Лева — комсомолец десятого класса их школы, пионервожатый того лагеря, где была Таня и куда летом на два дня приезжала Лина.
Да, это был он, хотя очень возмужавший, даже усы у него выросли, и он был совсем-совсем взрослым, в каком-то сером клетчатом пальто. Он вышел из-за угла Бессарабки, и тут его встретила Лина. Он прошел мимо нее, взглянул, не узнавая. В этой девочке, закутанной серым большим платком, в стоптанных туфлях, старой юбке и кофте, трудно было узнать всегда хорошо, элегантно одетую Лину. Лина повернулась и кинулась за ним. Что-то подсказало ей, что не следует звать, называть его по имени. Но ей стало так радостно, как будто на чужбине она увидела родного, близкого человека. Она дернула его за рукав и, захлебываясь, взволнованно зашептала. У нее и мысли не возникло, что он испугается ее, не поверит.
— Ты меня не узнаешь? Я Лина Косовская, я с Таней Стародуб в одном классе училась. Я к вам в пионерский лагерь под Одессой приезжала!.. Лева, милый, как я рада, что увидела тебя! Лева, я прошу тебя... одну минутку... если бы ты знал... Я совсем, совсем одна... Мама не хотела уезжать, а теперь очень больна. Но ты, ты тут почему? Ты же комсомолец и ты... — Она не осмелилась продолжать.
Лева всматривался в эту худенькую девочку, ухватившую его за руку, словно в нем было все ее спасение, и вдруг улыбнулся.
— Лина! Узнал! Но ты очень изменилась. Ну, как ты живешь? — спокойно спросил он. — Идем, я тебя немного провожу. Или нет, я спешу, лучше ты проводи, если есть время!
— Конечно! Конечно! — согласилась Лина. На улице было почти пусто, и она шепотом быстро-быстро заговорила обо всем: как осталась, как тяжело сейчас заболела мать, но она не может, не может так...
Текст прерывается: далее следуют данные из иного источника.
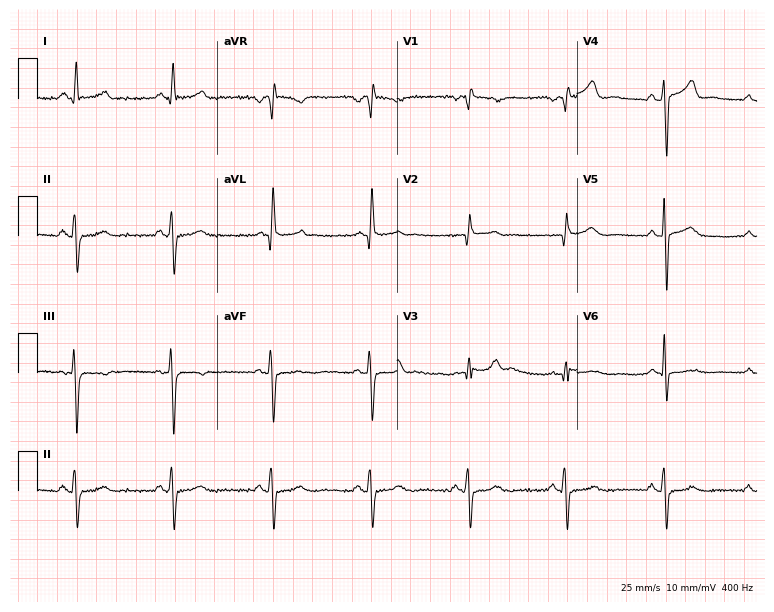
Standard 12-lead ECG recorded from a male patient, 59 years old (7.3-second recording at 400 Hz). None of these six findings is recorded: first-degree AV block, right bundle branch block (RBBB), left bundle branch block (LBBB), sinus bradycardia, atrial fibrillation (AF), sinus tachycardia.
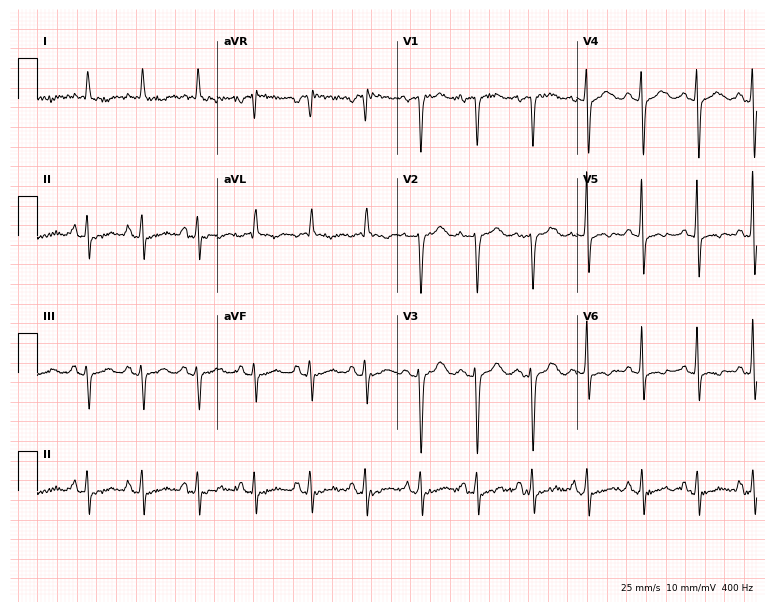
Standard 12-lead ECG recorded from a 74-year-old female. The tracing shows sinus tachycardia (a sinus rate of 100 beats per minute or more).
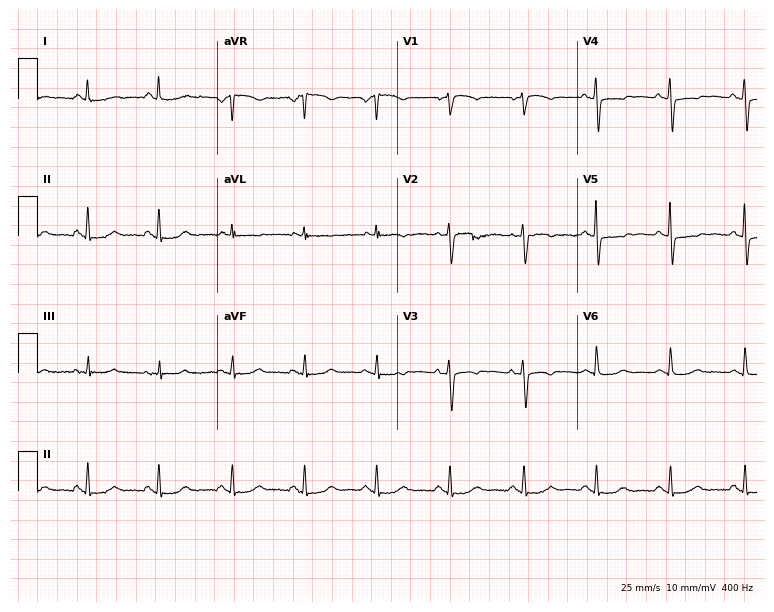
Electrocardiogram, a woman, 69 years old. Of the six screened findings (first-degree AV block, right bundle branch block, left bundle branch block, sinus bradycardia, atrial fibrillation, sinus tachycardia), none is recorded. Other findings, if any, are not listed.
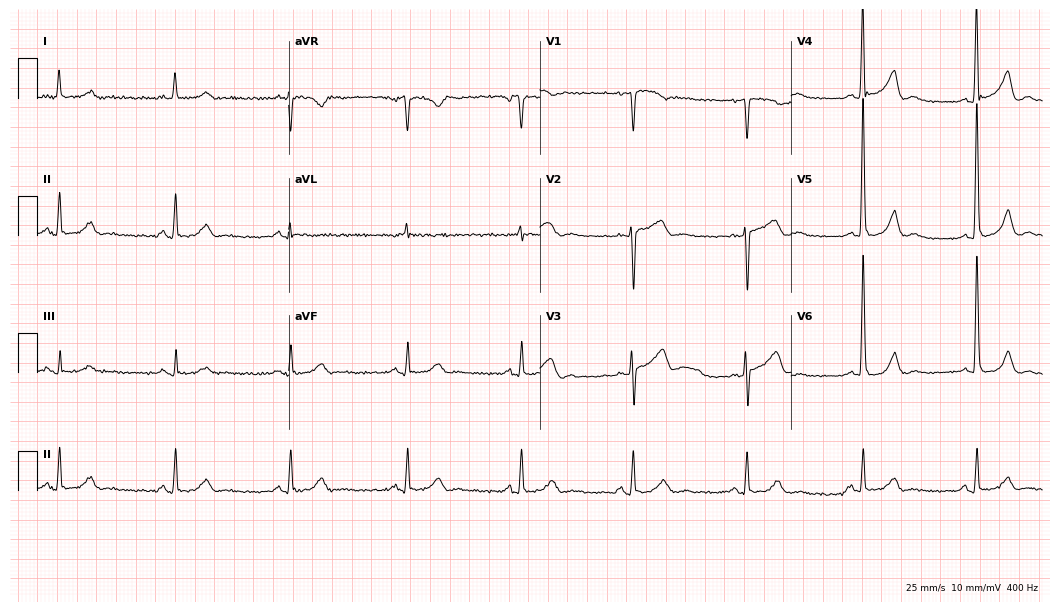
12-lead ECG (10.2-second recording at 400 Hz) from a male, 84 years old. Labelled as a normal ECG.

— Ты мне ничего не говори, — горячо сказала она. — Я знаю, так нельзя, и я тебя ни о чем не спрашиваю, но ты не случайно остался.
— Какая ты наивная, Лина, — сказал Лева, — разве можно так? Я остался, потому что работаю в газете. Я знаю, вы с мамой отказались написать, что большевики издевались над вами, и я сам хотел увидеть тебя и предупредить…
— Ты работаешь у них? — удивилась Лина и тут же сообразила, — его специально оставили. — Ну, не говори, не говори ничего. Что бы ты ни говорил, ты остался не по той причине, что мы. И я умоляю тебя, помоги мне... Помоги мне...
— В чем? — тихо спросил Лева. — Вам очень тяжело? Вы, наверное, голодаете? Разве ты не знаешь, что семьи репрессированных при Советской власти теперь получают помощь!
— Что ты! — с отчаянием произнесла Лина. — Как ты можешь так говорить? Я лучше умру с голода, чем обращусь к ним за помощью! Нет, помоги мне... быть советским человеком... — совсем шепотом сказала она. — Научи, как, чем могу я помочь нашим. Я знаю, Лева, ты знаешь...
— Как ты неосторожна, Лина. Ты же так мало знаешь меня.
— Нет, — покачала головой Лина. — Ты был секретарем комсомольской организации. Я столько раз слушала тебя... И там, в пионерском лагере... Это ты меня не знал, а мы все тебя очень хорошо знали, и мы с Таней часто говорили о тебе...
— С Таней? — переспросил Лева, и в его глазах промелькнуло что-то теплое. — Она, конечно, уехала?
— Да, с мамой, а отец на фронте. Правда, она была очень хорошая, Таня?
— Очень, — почему-то краснея, промолвил Лева. — Я знаю, вы с ней очень дружили. Ты знаешь, кого я тут еще встретил, тоже не успела уехать, — Золю Зозулю, она тоже была в нашем пионерлагере. Ты сейчас иди, Линочка.
— Но я увижу тебя еще? Может, ты зайдешь к нам?
— Нет, не надо мне к вам приходить, — усмехнулся Лева. — Но мы увидимся обязательно.
— Только скорее, — сказала горячо Лина.
— Хорошо. Послезавтра. Давай на том же месте, где мы встретились, возле Бессарабки. — И добавил: — Я рад, что ты такая, не растерялась и веришь.
— А как же иначе? — спросила Лина.
— Конечно, как же иначе! Все равно мы победим, никогда не падай духом, Лина! — И он пожал ее руку. — Никому не говори, что видела меня.